In [1]:
from __future__ import absolute_import
from __future__ import division
from __future__ import print_function
from datetime import datetime
from train import *
from loss import *
from accuracy import *
from model import *

import cifar_input
import os.path
import time
import numpy as np
import tensorflow as tf

In [None]:
max_steps = 20000
train_dir = 'cifar100_alexnet_model/'
batch_size = 128
log_device_placement = False

In [None]:
with tf.Graph().as_default():
    global_step = tf.contrib.framework.get_or_create_global_step()
    
    # Generating images and its labels
    # build_inputs('cifar10/cifar100', cifar dataset dir, batch size, mode)
    images, labels = cifar_input.build_input('cifar100', '../../cifar/cifar100/train.bin', batch_size, 'train')
    
    # Creating graph. NUM_CLASESS=10 (CIFAR-10) or NUM_CLASESS=100 (CIFAR-100)
    logits = inference(images, NUM_CLASSES=100)
    
    # Loss/Error and Accuracy
    losses = loss(logits, labels)
    accuracies = accuracy(logits, labels)
    
    # Our train_op (Only minimizing loss)
    train_op = train(losses, global_step, batch_size)
    
    
    # SessionRunHook. Logging will be done each x steps.
    class _LoggerHook(tf.train.SessionRunHook):
        
      def begin(self):
        self._step = -1
        # Creating train_dir if it does not exist and writing to log file
        if not os.path.exists(train_dir):
            os.makedirs(train_dir)
        open(train_dir+'training_data.csv', 'w').close()
        f = open(train_dir+"log.txt",'ab')
        f.write('\n\n==== Run ===\nInfo: Alexnet\n')
        f.close()

      def before_run(self, run_context):
        # Increment step, reset start_time, and asking for loss and accuracy tensor
        self._step += 1
        self._start_time = time.time()
        return tf.train.SessionRunArgs([losses, accuracies])

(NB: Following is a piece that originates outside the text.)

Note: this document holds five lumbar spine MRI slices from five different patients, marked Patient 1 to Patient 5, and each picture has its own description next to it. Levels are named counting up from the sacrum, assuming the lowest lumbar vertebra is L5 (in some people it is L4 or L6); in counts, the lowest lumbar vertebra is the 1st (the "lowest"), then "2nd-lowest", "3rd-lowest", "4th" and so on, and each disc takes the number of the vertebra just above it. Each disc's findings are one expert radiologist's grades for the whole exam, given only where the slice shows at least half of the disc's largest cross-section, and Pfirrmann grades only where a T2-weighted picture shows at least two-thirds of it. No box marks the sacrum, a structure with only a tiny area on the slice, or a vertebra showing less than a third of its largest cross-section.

      def after_run(self, run_context, run_values):
        duration = time.time() - self._start_time # Calculating time
        loss_value = run_values.results[0]
        accuracy_value = run_values.results[1]
        # Printing log, accuracy, and loss
        if self._step % 10 == 0:
          print("{0}: step {1}, error = {2:.4f}, accuracy = {3:.4f}. ({4:.3f} sec/step)\n".format(
              datetime.now(), self._step, loss_value, accuracy_value, float(duration)))
                
          f = open(train_dir+"log.txt",'ab')
          f.write("{0}: step {1}, error = {2:.4f}, accuracy = {3:.4f}. ({4:.3f} sec/step)\n".format(
              datetime.now(), self._step, loss_value, accuracy_value, float(duration)))
          f.close()
                
          f = open(train_dir+"training_data.csv",'ab')
          f.write('{0},{1},{2}\n'.format(self._step, loss_value, accuracy_value))
          f.close()
            
    with tf.train.MonitoredTrainingSession(checkpoint_dir=train_dir,
                                           hooks=[tf.train.StopAtStepHook(last_step=max_steps),
                                                  tf.train.NanTensorHook(losses),
                                                  _LoggerHook()],save_checkpoint_secs=30, 
                                           config=tf.ConfigProto(
                                               log_device_placement=log_device_placement)) as mon_sess:
        while not mon_sess.should_stop():
            mon_sess.run(train_op)

INFO:tensorflow:Create CheckpointSaverHook.
INFO:tensorflow:Saving checkpoints for 1 into cifar100_alexnet_model/model.ckpt.
2017-03-11 20:27:48.033402: step 0, error = 8.6898, accuracy = 0.0078. (2.223 sec/step)

2017-03-11 20:27:50.225919: step 10, error = 8.6442, accuracy = 0.0156. (0.238 sec/step)

2017-03-11 20:27:52.620549: step 20, error = 8.5897, accuracy = 0.0469. (0.235 sec/step)

2017-03-11 20:27:54.999509: step 30, error = 8.5447, accuracy = 0.0469. (0.239 sec/step)

2017-03-11 20:27:57.372246: step 40, error = 8.4984, accuracy = 0.0312. (0.241 sec/step)

2017-03-11 20:27:59.703830: step 50, error = 8.4414, accuracy = 0.0156. (0.248 sec/step)

2017-03-11 20:28:02.029446: step 60, error = 8.3400, accuracy = 0.0000. (0.224 sec/step)

2017-03-11 20:28:04.348430: step 70, error = 8.2531, accuracy = 0.0312. (0.226 sec/step)

2017-03-11 20:28:06.469661: step 80, error = 8.1410, accuracy = 0.0391. (0.228 sec/step)

2017-03-11 20:28:08.526651: step 90, error = 8.1104, accuracy = 0.